Gilliam took about five minutes to address the topic following an hourlong presentation by senior level administrators regarding the financial health of the institution and plans for growth.
Gilliam invoked her years working as a pediatric and adolescent gynecologist in defending the university's support for LGBT rights.
“The experience of queer and non-conforming young people, all young people, minoritized groups, is my life's work,” Gilliam said. “So to suggest that we as an administration do not see and value this community is frankly untrue.”
She said working in a university community, however, “means that people have lots of different ideas and the privilege of being in an academic community is you get to say what you want no matter how wrong headed it is.”
“ But you speak as an individual,” Gilliam added. “We have time, place, and manner of rules, and these are content neutral. And so we've decided that if you have the privilege of having a window that faces campus, you don't get the privilege of speaking for the university.”
Gilliam’s remarks come days after several faculty members sent her a letter decrying the removal of pride flags from several windows, including one at the Women’s, Gender & Sexuality Studies department.
Some professors said they received prior warning from the administration to remove their pride flags under a BU policy that prohibits any placard, banner or sign to be posted where the public could see it unless it's in an approved location like a “Free Expression Board.”
The BU chapter of the faculty union American Association of University Professors sent a letter to Gilliam on Monday, urging a reversal of the policy. They also sent her a document listing at least a dozen examples in which they said the administration had chilled free expression around campus in the past year, including imposing discipline for actions taken by members of groups like Students for Justice in Palestine.
As of midday Thursday, the BU AAUP chapter had not received a direct response from Gilliam, according to co-president Joseph Harris.
Some faculty bristled at Gilliam’s defense of the university’s actions.
“I’m just really shocked that she’s going to dig in her heels about this. I don’t understand it,” said Keith Vincent, an associate professor in the Women’s, Gender & Sexuality Studies department.
He pushed back at Gilliam’s remark that faculty “don’t get the privilege of speaking for the university.”
“This is a set of values that the university has already spoken out about and on the record as supporting, so I don’t quite see how this makes any sense,” Vincent said, referring to the symbolism the pride flag conveys.
Vincent said BU’s new “Living our Values” framework includes the pillar of “inclusion.” That campaign was launched in fall 2024 soon after Gilliam took office, and it pledges that the university will “ensure that a broad range of voices are heard, supported, and empowered.”
Even as Gilliam suggested no softening of the university's sign policy on Thursday, Vincent said he would dig in his heels, too.

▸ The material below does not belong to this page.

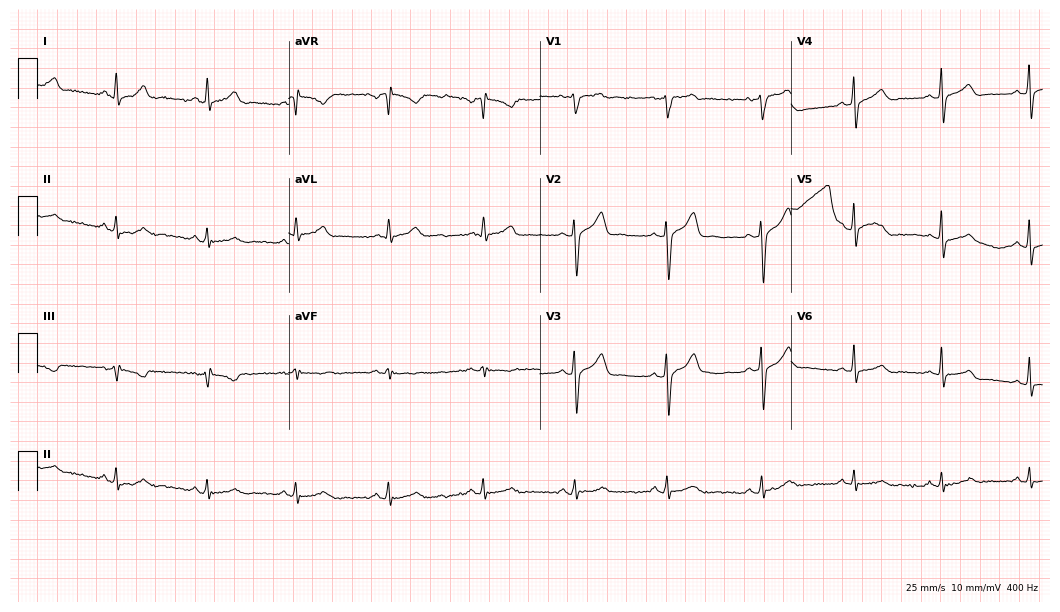
12-lead ECG from a male, 44 years old. Screened for six findings — first-degree AV block, right bundle branch block, left bundle branch block, sinus bradycardia, atrial fibrillation, sinus tachycardia — none is recorded. Only these six findings were labelled.

His office in the School of Theology building faces the Charles River on the edge of campus, but he has a pride flag up that others can see.
“ I have one on my window and I'm not gonna take it down until they take it down,” he said of administrators, saying he will put it right back up if it gets removed.
Other academic institutions recently reversed course on their signage policy. Harvard revised its guidelines after faculty pushback stemming from a directive last year for professors to remove a “Black Lives Matter” banner which had been visible from their windows since 2020.
Editor's Note: Boston University owns WBUR's broadcast license. WBUR is editorially independent.